Uğur Dündar olmayınca yeni bir baba arayışı başladı, bu kez ünlü bir ses sanatçının adı atıldı ortaya, en son olarak da bir medya patronu dedikodusu yayıldı ortalığa.

Milletin ağzında laf mı yok, herkes konuşuyor da konuşuyor.

Bakalım önümüzdeki günlerde bu olayla ilgili daha kimlerin adı geçecek.

Açıkçası bu olay beni pek ilgilendirmiyor, ama ister istemez ben de maruz kalıyorum.

Ama olayı okurken aklıma devam filmi de çekilen Mamma Mia filmi geldi.

Mamma Mia efsane topluluk Abba'nın en sevilen şarkılarından.

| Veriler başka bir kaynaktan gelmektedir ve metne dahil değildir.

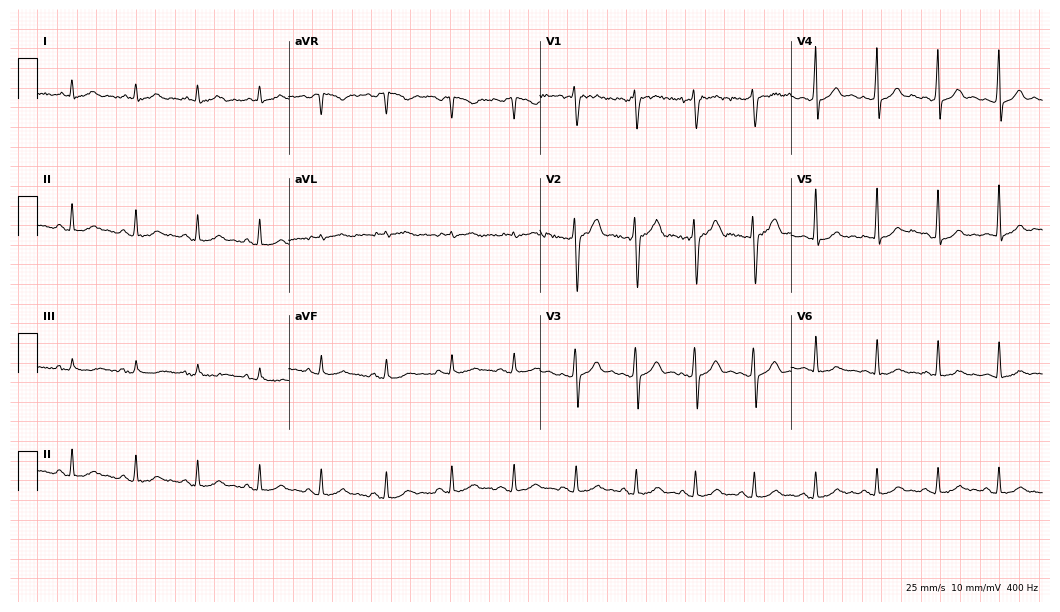
12-lead ECG from a 36-year-old male patient. Screened for six findings — first-degree AV block, right bundle branch block, left bundle branch block, sinus bradycardia, atrial fibrillation, sinus tachycardia — none is recorded.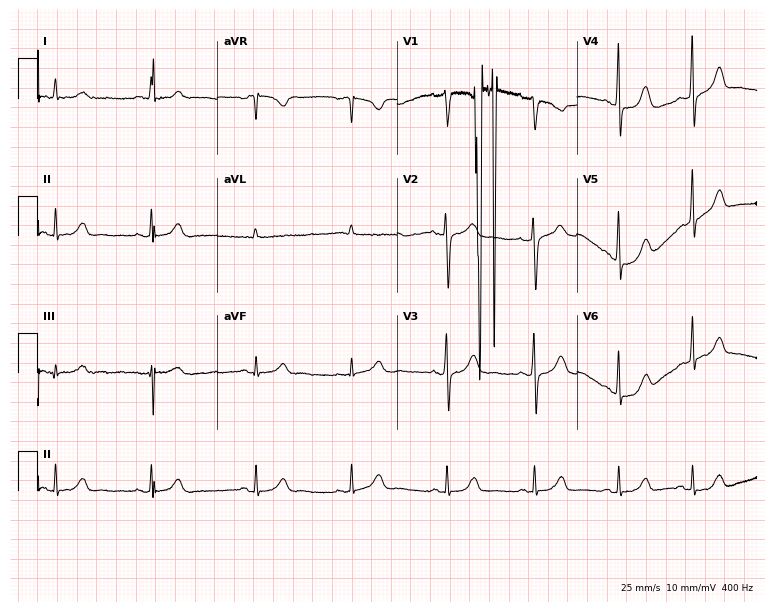
Resting 12-lead electrocardiogram. Patient: a 33-year-old female. Read as a normal ECG.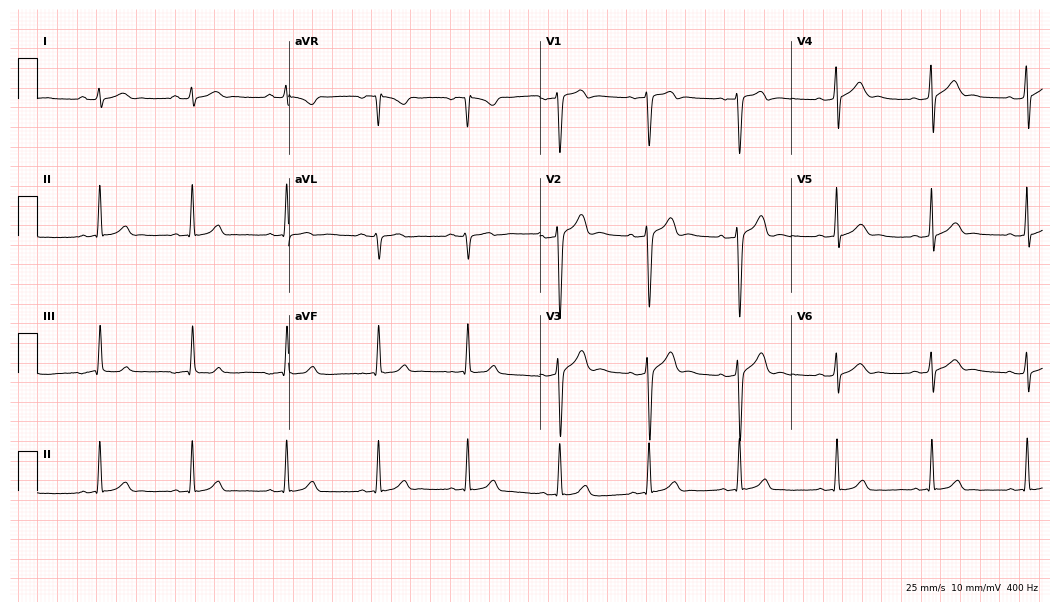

Zaten filmde Abba'nın neredeyse bütün şarkıları çalınarak bir senaryo yazılmış.

Konu ilginç.

Merly Streep genç kızlığı sırasında iki arkadaşıyla bir vokal grubu kuruyor, Yunan adalarından birine geliyorlar, burada şarkı söylüyorlar.

Bir süre sonra tekrar adaya gelen Merly Streep ahırdan bozma bir evi alıyor.

Bu süreçte 3 gençle tanışıyor ve bir hafta içinde bu üç gençle ilişki yaşıyor.

Değişik nedenlerle aslında çok romantik de ilişki yaşadığı bu üç gençten de ayrılıyor.

Ama hamile kalıyor ve kız çocuğu oluyor.

Genç anne kaldığı Yunan adasında çocuğunu büyütüyor, burada aldığı evi bir otele çeviriyor ve mütevazı bir hayat kuruyor kendine.

Kızına da babasının öldüğünü söylüyor.

Taaa ki kızı 18 yaşına geldiğinde gerçeği açıklıyor "Senin baban yaşıyor ama kim olduğunu bilmiyorum, üç aday var" diyor.

Genç kız adlarını öğrendiği bu üç erkeği arayarak doğum günü partisi için adaya davet ediyor.

Bu üç erkeğin de "baba olduklarından" haberleri yok, ama büyük bir heyecanla adadaki partiye geliyorlar.

Üç erkek de aslında Merly Streep'le müthiş duygusal anlar yaşamışlar ve onu asla unutmamışlar.

Her biri kendi düzenini kurmuş, her biri başarılı ve varlıklı.

Üç erkek de genç kıza "gerçek babasının kendisi olduğunu" kanıtlamak için olağanüstü bir çaba harcıyorlar.

Sonunda gerçek baba ortaya çıkıyor.

Bu film ve çekilen devam filmi tv platformlarında var.

Hem müzikleri hem esprileri hem de güçlü oyuncu kadrosu ile harika bir film.

Bizde yaşananın tam tersi bir durum var ortada.

İzlerseniz çok eğleneceksiniz, bunu garanti ederim.

HOŞUMA GİDEN ŞEYLER

Eskiden futbolcuların bir nezaketi ve zarafeti vardı

Geçen hafta pazar günü Metin Oktay'ı anlatan bir yazı yayınlamış ve yazarını bulamadığımı belirtmiştim.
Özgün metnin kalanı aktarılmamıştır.